Three pros are performing this Saturday at the Bing Crosby Theatre as part of the Bada Bing Comedy Series. The show is at 8 pm, and tickets are $15. Let’s take a look at the lineup.
Dwight Slade began his career in Portland in the 1980s opening for the likes of Jay Leno, Jerry Seinfeld and Dave Chappelle. He’s a classic does-this-ever-happen-to-you-comedian. His website calls him “part man; part ageless boy.” That’s accurate, but he’ll be the true seasoned veteran on stage this Saturday.
Kane Holloway is young. He makes YouTube videos about being poor. He’s from Seattle and is a regular at Tacoma Comedy Club. His jokes are narrative-based, and you can be sure he’ll throw in a lot of misdirection.
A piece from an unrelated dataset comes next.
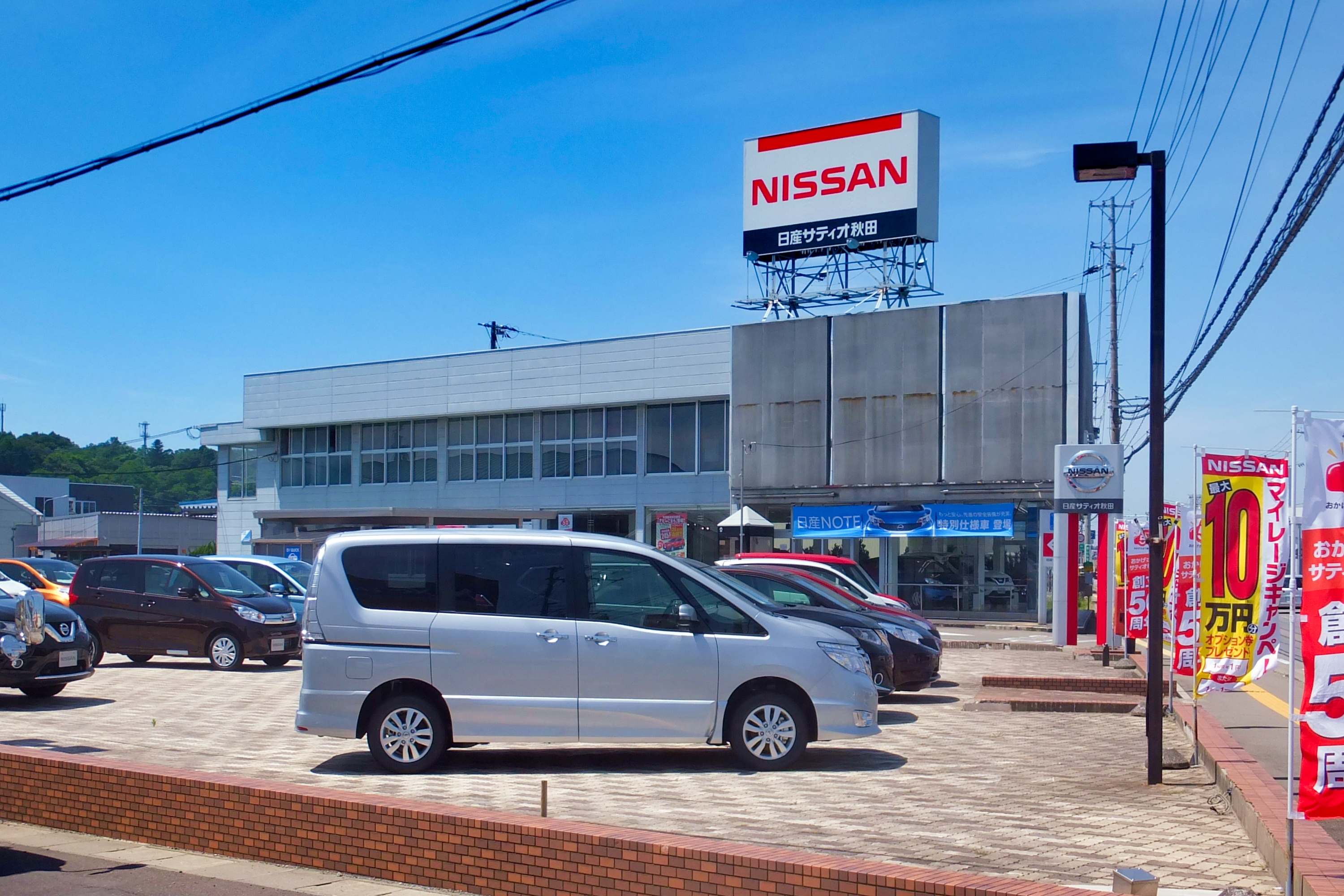 日産サティオ秋田（秋田市寺内字イサノ、秋田県道56号秋田天王線沿い）

Kelsey Cook’s website refers to her as a “young up-and-coming comedian,” which is true. However, the WSU grad might be the one to really crack up the audience on Saturday. Her YouTube videos have garnered special attention, especially her response to sorority girl Rebecca Martinson’s hate-filled email. Cook wields an edgy style, talking about white trash girls on Facebook, homeless people and herpes. I asked her a few questions ahead of her arrival in Spokane…
How do your Spokane roots influence your comedy?
I joke that one of my favorite hobbies is following white trash people on Facebook, and that I'm Facebook friends with a lot of white trash because I'm from the meth capital of the world: Spokane! I give this city a hard time, but I don't think Spokanites take offense to it because I'm one of their own.
What has been your proudest moment as a comic so far?
When one of my YouTube videos was featured in the front-page article on Yahoo! There was a crazy sorority girl in the news recently named Rebecca Martinson who received national attention after writing a horrifying email to her sorority sisters, and I made a parody video of her. When Yahoo featured the video as part of their article, my inbox got flooded with new subscribers and fan mail. It was a pretty incredible feeling as a performer to get that kind of recognition and see the words "stand up comedian Kelsey Cook" in a Yahoo article!
Why do you do comedy?
I do comedy because, to me, the greatest feeling in the world is making people laugh. Whether it's your family at the dinner table, a stranger, or a huge crowd of people, you feel on top of the world. I'm also a total people-pleaser, so doing comedy satisfies two impulses of mine: one, to make other people happy, and two, to feel connected with others through our senses of humor. The rush of walking on stage and getting 300 people to be on board with you and your point of view is unlike anything else I've ever experienced. It's incredibly addicting. I don't feel like I have any vices like drugs or alcohol, but if I got cut off from my supply of adrenaline from the stage, it would be a matter of days before I became a crazy pigeon lady on the streets.